24 Gennaio 2023 - Storie Digitali

La pandemia da Covid-19 ha segnato un punto di confine tra il mondo per come lo conoscevamo prima, fatto di abbracci e attività in presenza e quello attuale, dove prevalgono messaggi video, riunioni da remoto e così via.

Man mano però che le misure di contenimento hanno dato risultati concreti, è stato evidente come fosse difficile ritornare alle vecchie abitudini. Sotto la spinta delle nuove tecnologie, si sono sviluppate altre modalità ibride di interazione in svariati contesti.

Basti pensare alla formazione a distanza, allo smart working o all’assistenza sanitaria in telemedicina. Ecco, quindi, che si è affermata una terza dimensione comunicativa che si pone a metà strada tra quella fisica e quella digitale, il phygital.
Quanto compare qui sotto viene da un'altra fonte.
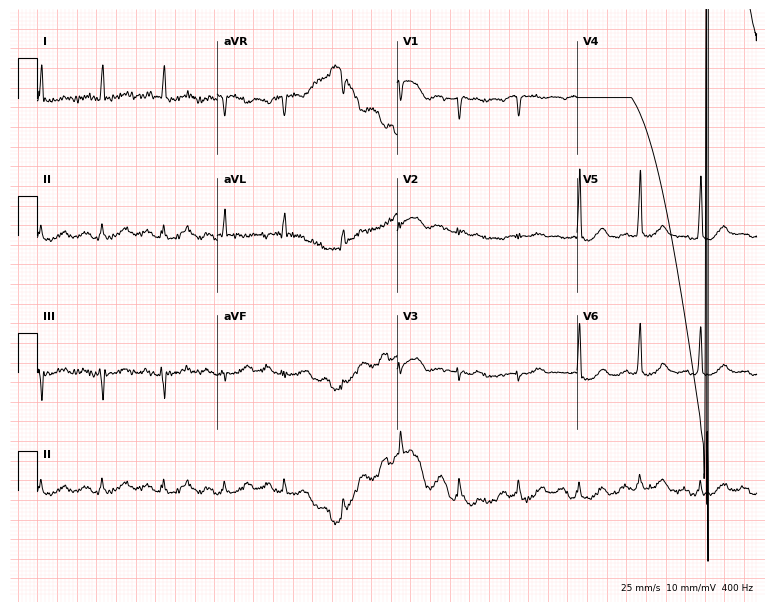
ECG — a 68-year-old man. Labelled as a normal ECG.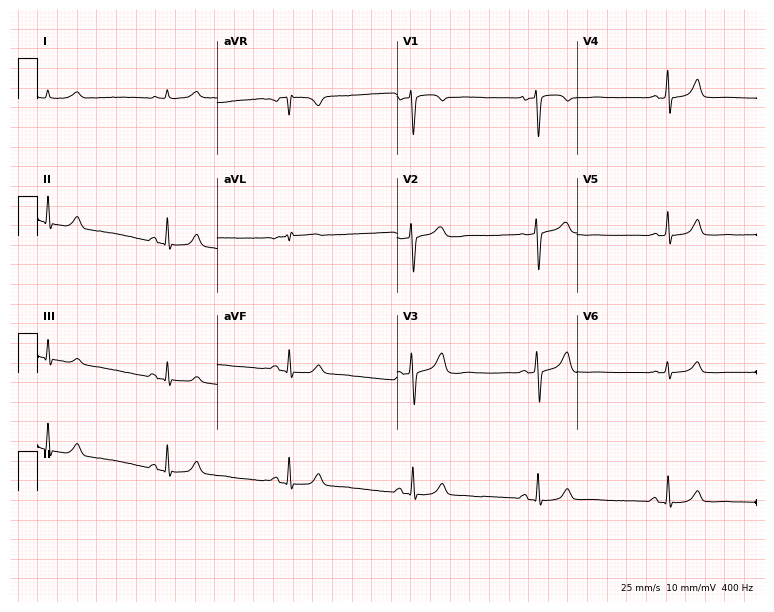
12-lead ECG from a man, 64 years old (7.3-second recording at 400 Hz). Shows sinus bradycardia (a sinus rate of 50 beats per minute or less).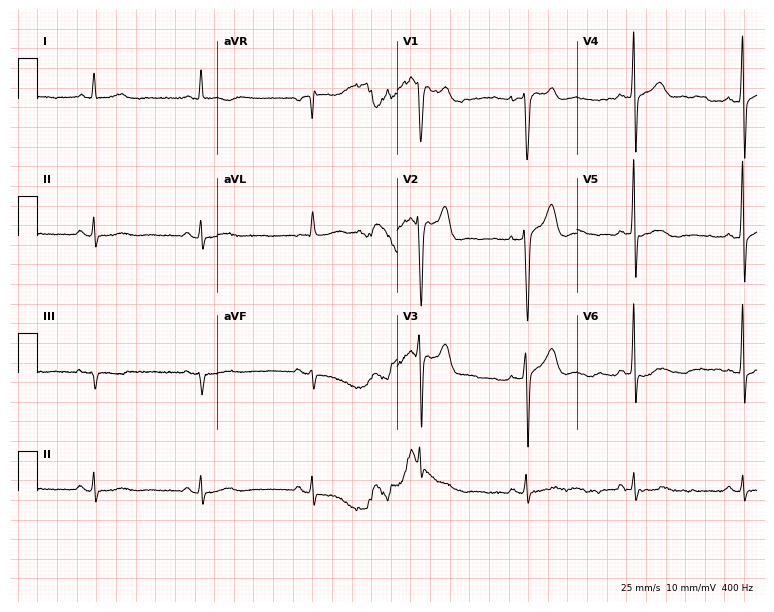
12-lead ECG from a 69-year-old male patient (7.3-second recording at 400 Hz). No first-degree AV block, right bundle branch block (RBBB), left bundle branch block (LBBB), sinus bradycardia, atrial fibrillation (AF) or sinus tachycardia recorded for this tracing. Findings outside these six are not listed.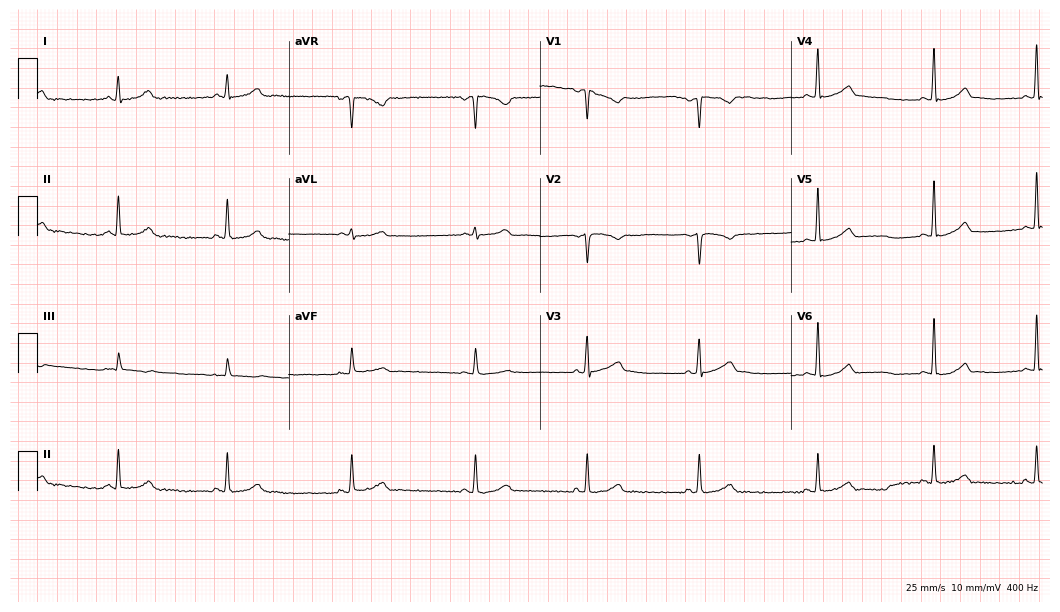
ECG (10.2-second recording at 400 Hz) — a 26-year-old female patient. Screened for six findings — first-degree AV block, right bundle branch block (RBBB), left bundle branch block (LBBB), sinus bradycardia, atrial fibrillation (AF), sinus tachycardia — none is recorded.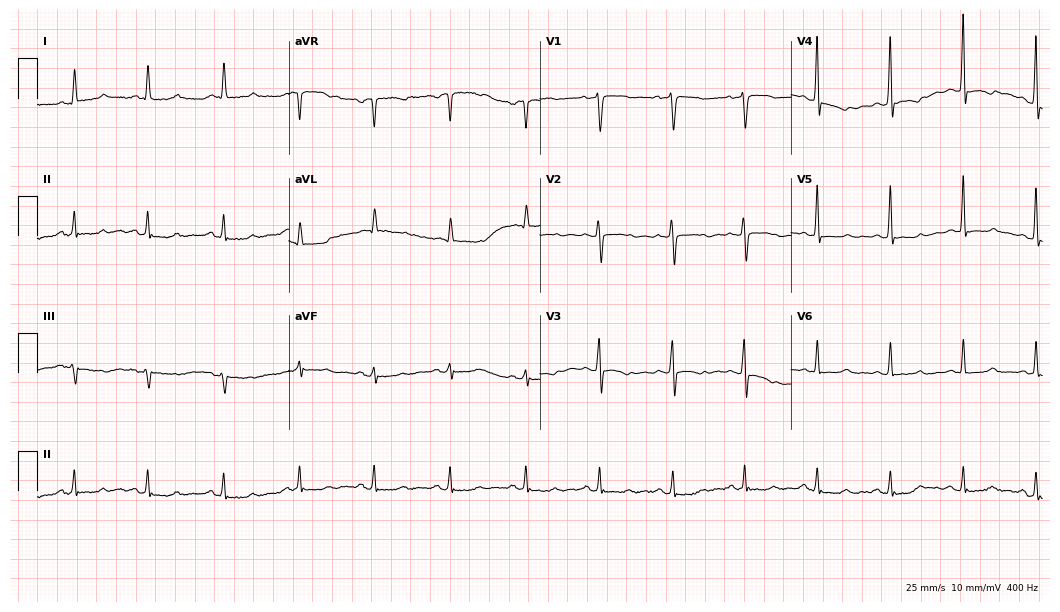
ECG (10.2-second recording at 400 Hz) — a woman, 69 years old. Screened for six findings — first-degree AV block, right bundle branch block (RBBB), left bundle branch block (LBBB), sinus bradycardia, atrial fibrillation (AF), sinus tachycardia — none is recorded. Only these six findings were labelled.

La parola sta ad indicare la fusione tra mondo fisico e digitale ed è utilizzata soprattutto in ambito marketing per riferirsi alle imprese che desiderano arricchire l’esperienza fisica tramite funzionalità digitali.

Con un mondo online e offline sempre più interconnessi, gli addetti marketing devono lavorare duramente per definire una customer experience capace di passare in maniera adeguata da una dimensione all’altra.

Andiamo a conoscere meglio il phygital marketing, quali sono le sue caratteristiche e quali vantaggi assicura alle aziende.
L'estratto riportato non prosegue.